Back then, I finished off mentioning how crucial and important the role of communities has been all along in helping boost collaboration and knowledge sharing amongst knowledge workers, which, as a result, would help drive innovation further. Very strong and powerful messages, indeed, from Carla, but I am going to stop here for a minute as I feel that she surely hit the nail on the head when stressing out how important communities are for collaboration to help drive that innovation.

Yes, indeed, collaboration through communities is key and here you have got the three main bullets  that Carla shared to demonstrate it:

"1. Collaboration is the fountain of innovation. Global companies report that more profitable new ideas come from the boundaries -partners, suppliers and customers.

2. Innovation cannot happen without an explicit process to enable knowledge sharing, integration and insights -linked explicitly to an innovation "receptor".

3. Communities of practice can be structured to enable innovation -or the principles can be applied to innovation processed and issues."

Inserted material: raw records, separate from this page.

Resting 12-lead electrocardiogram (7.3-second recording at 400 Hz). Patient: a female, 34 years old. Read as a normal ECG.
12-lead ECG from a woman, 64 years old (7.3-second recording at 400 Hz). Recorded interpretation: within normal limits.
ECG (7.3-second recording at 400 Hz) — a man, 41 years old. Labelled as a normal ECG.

After going through this, Carla showed as well why communities are so important and I guess that instead of me detailing why they would be I am just going to include them over here as well so that you, too, can go through them:

"1. "The fastest way to succeed is to double your failure rate" (Thomas Watson, Sr.) Corollary: and learn from it.

2. Experts identify "gaps" between current practices and best practices in respective business processes

3. Document successful practices for others to use

4. Support and enhance a knowledge-sharing culture.

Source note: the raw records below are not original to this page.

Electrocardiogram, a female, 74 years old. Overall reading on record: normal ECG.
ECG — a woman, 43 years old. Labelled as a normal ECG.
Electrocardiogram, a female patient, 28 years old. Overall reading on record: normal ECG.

5. Speed rate of innovation by linking appropriate groups to diverse bodies of knowledge and expertise."

Those are surely very good points, I am not going to deny them. I think Carla is just so spot on. However, I am not sure it would be the complete picture, and the main reason being two different key factors that are part of most of the different communities that keep emerging over the last few years:

– Firstly, just as communities are very good at capturing good practices, they are equally impressive at collecting lessons learned on what may have gone wrong and, as a result of it, become much more knowledgeable for the next time. Because after all, whether we like it or not, we have a tendency to learn a whole lot more from what goes wrong than from what goes right. That is just how our brain works. And, like I said, communities seem to be very good at handling those painful experiences, get the most out of them and re-use those knowledge snippets for a later time to help address similar situations and overcome them successfully next time around. And they will always do.

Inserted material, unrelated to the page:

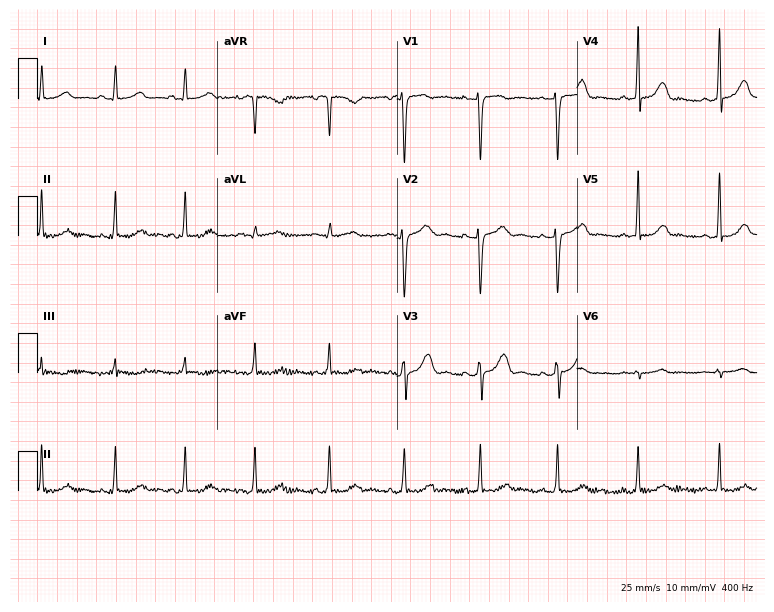
12-lead ECG (7.3-second recording at 400 Hz) from a female patient, 49 years old. Screened for six findings — first-degree AV block, right bundle branch block, left bundle branch block, sinus bradycardia, atrial fibrillation, sinus tachycardia — none is recorded.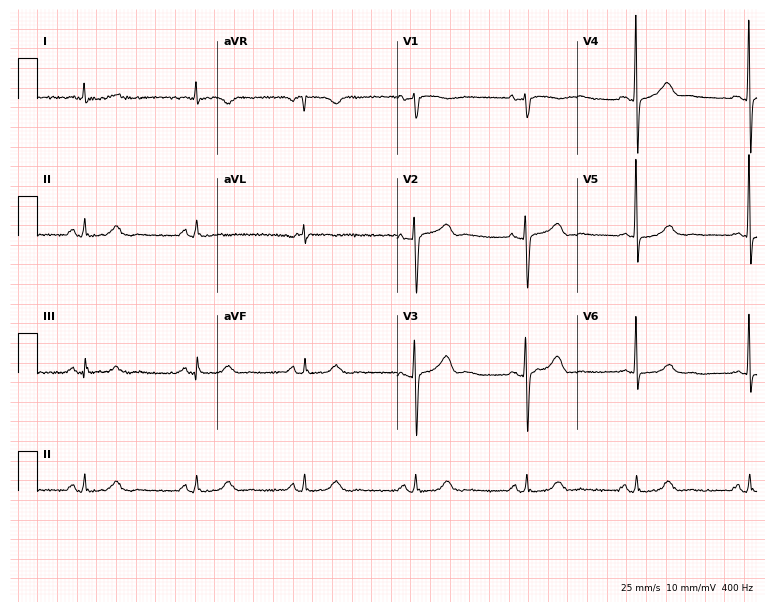
ECG — a 66-year-old woman. Labelled as a normal ECG.

– And, secondly, most of the stuff I have tried to reproduce in here has got a very strong flavour of how formal communities tend to operate. However, we should not ignore, nor neglect, that perhaps the communities that manage to drive innovation the furthest are those with a very informal flavour, mainly because the different community members are driving their motivation to share, collaborate and innovate due to their passion for that particular topic. They do not care much about processes, structures, hierarchies or whatever else. They just hang out together, drive on their passion for that subject and they keep innovating as a result of that collaboration.

If you take a look into it that is how most of the communities out there on the Internet in this space of social computing have been operating all along and how they will continue to operate. So, in a way, that informal nature of those communities is provoked by their usage of social software and in reality it is that particular usage that helps them innovate further in the community space.

Thus, as you would be able to see, Carla touched base on some of the key fundamental aspects of how communities can help boost the sharing of knowledge and collaboration so that knowledge workers have got the opportunity to keep innovating. However, for that to happen we need to ensure that communities keep that informal flavour as much as they can possibly do at the same time that they would try to combine what has worked with what hasn’t. Focusing on best practices is just no longer good enough.

Finally, from there onwards Carla touched base on something that I have been stressing myself for a number of years and which plenty of people seem to underestimate as it may not have much to do with a business environment nor provide much business value, according to some: social capital. Yes, indeed, social capital, over the course of the next few years, will not only become a very empowering and essential skill, but will also help drive the next wave of interactions in the current business environment where the boundaries between work and personal, work and play, are more blurred than ever before.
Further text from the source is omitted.